Jay Stowsky is executive director of the UC Berkeley Project on Information Technology and Homeland Security (ITHS) based at the Goldman School of Public Policy (GSPP) and co-director of research at the Berkeley Roundtable on the International Economy (BRIE), also at UC Berkeley. He is also a lecturer at GSPP and in the Department of Political Science.

Previously, Dr. Stowsky served as associate dean at UC Berkeley's Haas School of Business (1998-2003) and Director of Research Policy for the University of California system, a position that also oversees research relationships between the UC campuses and the three UC-managed Department of Energy national laboratories (1995-1998). Prior to that, Dr. Stowsky served in the Clinton Administration as senior economist for science and technology policy on the staff of the White House Council of Economic Advisers (CEA) (1993-1995) and as the CEA's interim chief of staff (1995).

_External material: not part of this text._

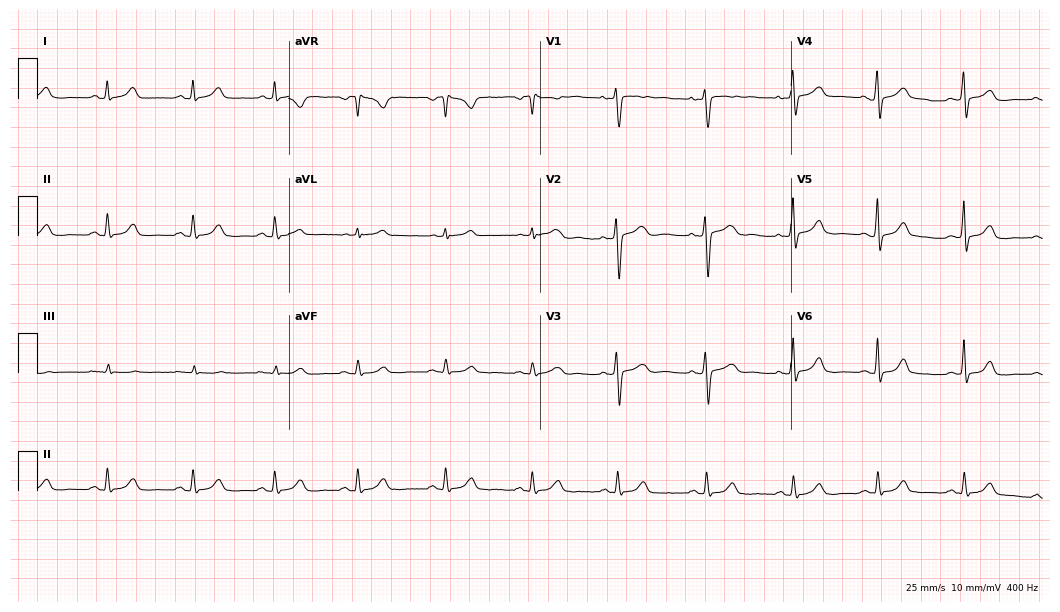
Electrocardiogram (10.2-second recording at 400 Hz), a 43-year-old female patient. Overall reading on record: normal ECG.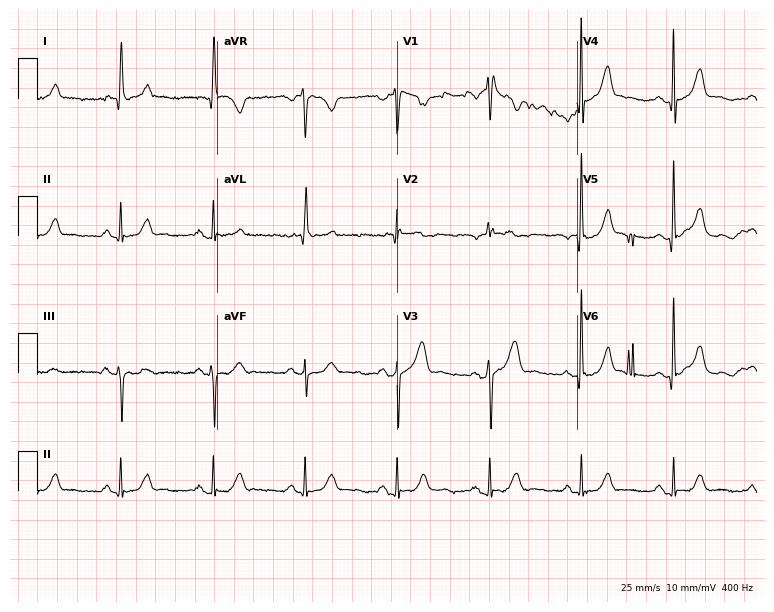
12-lead ECG (7.3-second recording at 400 Hz) from a woman, 84 years old. Screened for six findings — first-degree AV block, right bundle branch block, left bundle branch block, sinus bradycardia, atrial fibrillation, sinus tachycardia — none is recorded. Only these six findings were labelled.

Dr. Stowsky has authored several studies of U.S. technology policy, including "Secrets to Share or Shield New Dilemmas for Military R&D in the Digital Age" Research Policy (forthcoming) and The Dual-Use Dilemma, Issues in Science and Technology (Winter 1996). He is co-author, with Wayne Sandholtz, et al, of The Highest Stakes The Economic Foundations of the Next Security System (Cambridge Oxford University Press, 1992) and has contributed to several edited books, including Arming the Future (New York Council on Foreign Relations, 1999) edited by Ann Markusen and Sean Costigan, Investing in Innovation: Creating a Research and Innovation Policy That Works, edited by Lewis Branscomb and James Keller (Cambridge, MA MIT Press, 1998), and Politics and Productivity How Japan's Development Strategy Works, edited by Chalmers Johnson, Laura D'Andrea Tyson, and John Zysman (Cambridge, MA Ballinger, 1989).

Dr. Stowsky’s research interests include information and knowledge management within and between organizations, innovation systems, science and technology policy, economic geography, and the commercial impacts of military-sponsored research, as well as public-sector management and organization theory.